The Court notes that the applicant has been detained under Article 5 § 1 f) of the Convention as a “person against whom action is being taken with a view to deportation”. The Court has examined whether the applicant’s detention was “lawful” for the purposes of Article 5 § 1 (f), with particular reference to the safeguards provided for by the national system. Where the “lawfulness” of detention is in issue, including whether “a procedure prescribed by law” has been followed, the Convention refers essentially to the obligation to conform to the substantive and procedural rules of national law, but it requires in addition that any deprivation of liberty should be in keeping with the purpose of Article 5, namely to protect the individual from arbitrariness (see the Chahal v. the United Kingdom judgment of 15 November 1996, Reports of Judgements and Decisions , 1996 ‑ V, p. 1864, § 118).

In the present case, the Court finds that the applicant had been detained in accordance with the procedure prescribed by the domestic law, namely Section 27 § 6 of Law No. 1975/1991, which applies to the expulsion of aliens by administrative order and provides for the detention of an alien pending his expulsion. There is no indication that the applicant’s detention was ordered arbitrarily.

It follows that this complaint is manifestly ill-founded and must be rejected in accordance with Article 35 §§ 3 and 4 of the Convention.

2. The applicant also complains, invoking paragraph 4 of Article 5, that he did not have any remedies for challenging the lawfulness of his lengthy detention.

The Government affirm that the applicant had at no stage raised before the domestic authorities any complaints regarding the lawfulness of his detention. They stress that the decision to detain the applicant was an administrative act and as such it could have been challenged before the Council of State.

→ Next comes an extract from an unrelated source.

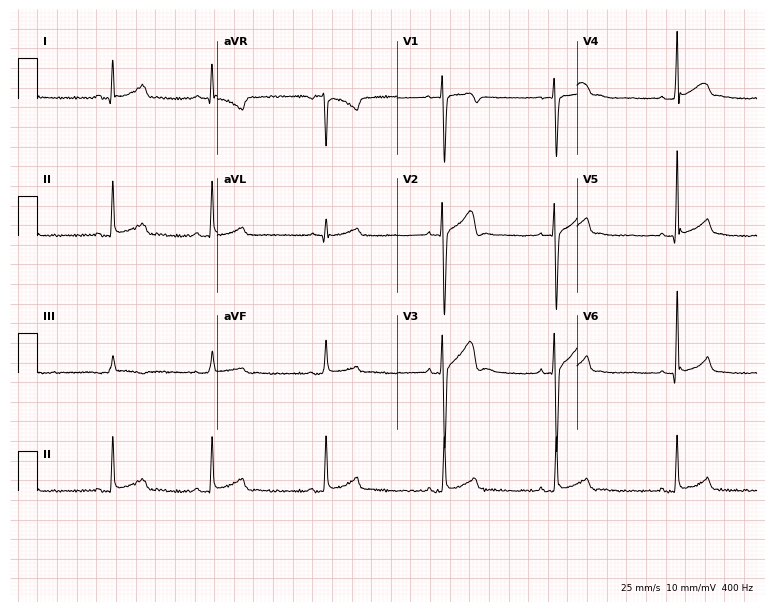
Electrocardiogram, a male patient, 27 years old. Of the six screened findings (first-degree AV block, right bundle branch block, left bundle branch block, sinus bradycardia, atrial fibrillation, sinus tachycardia), none is recorded. Findings outside these six are not listed.

The applicant replies that he found himself in a legal vacuum in which he had no remedy for challenging the lawfulness of his detention. He stresses that the Council of State has no relevant case-law, which in his view proves the absence of legal remedies.

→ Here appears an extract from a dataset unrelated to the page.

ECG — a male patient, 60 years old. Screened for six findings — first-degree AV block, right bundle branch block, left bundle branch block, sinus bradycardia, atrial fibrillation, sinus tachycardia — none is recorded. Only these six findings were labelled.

The Court recalls that, in order to be deemed effective, a remedy must be capable of remedying directly the situation complained of. In the present case, it notes that the applicant appealed against the administrative decision ordering his expulsion to the Council of State, which reviewed the question of his expulsion and, by implicit extension, that of his detention. Moreover, it has not been established that the applicant could not also appeal separately against his detention order. In fact, the Court notes that the applicant was detained pursuant to an administrative decision, which, as such, could be challenged before the Council of State by means of an application for annulment. This is the main remedy before the Council of State and it may assert lack of competence, infringement of an essential procedural requirement, substantive violation of the law or abuse of discretionary power. If one of these grounds is substantiated, the application is well founded and the contested decision is declared to be null and void erga omnes (see above “Relevant domestic law and practice”).

In view of the above, the Court is of the opinion that the applicant had available a remedy satisfying the requirements of Article 5 § 4 of the Convention.

It follows that this complaint is manifestly ill-founded and must be rejected in accordance with Article 35 §§ 3 and 4 of the Convention.

3. The applicant lastly complains under Article 5 § 5 of the Convention that he did not have a possibility to receive compensation for his unlawful detention.

The Court observes that Article 5 § 5 guarantees an enforceable right to compensation only to those who have been victims of arrest or detention in contravention of the provisions of Article 5 (see the Benham v. the United Kingdom judgment of 10 June 1996, Reports of Judgments and Decisions 1996-III, p. 755, § 50).

In view of its finding that there was no violation of Article 5 in this case, the Court concludes that Article 5 § 5 is not applicable.

It follows that this complaint is manifestly ill-founded and must be rejected in accordance with Article 35 §§ 3 and 4 of the Convention.

For these reasons, the Court unanimously

Declares inadmissible the remainder of the application.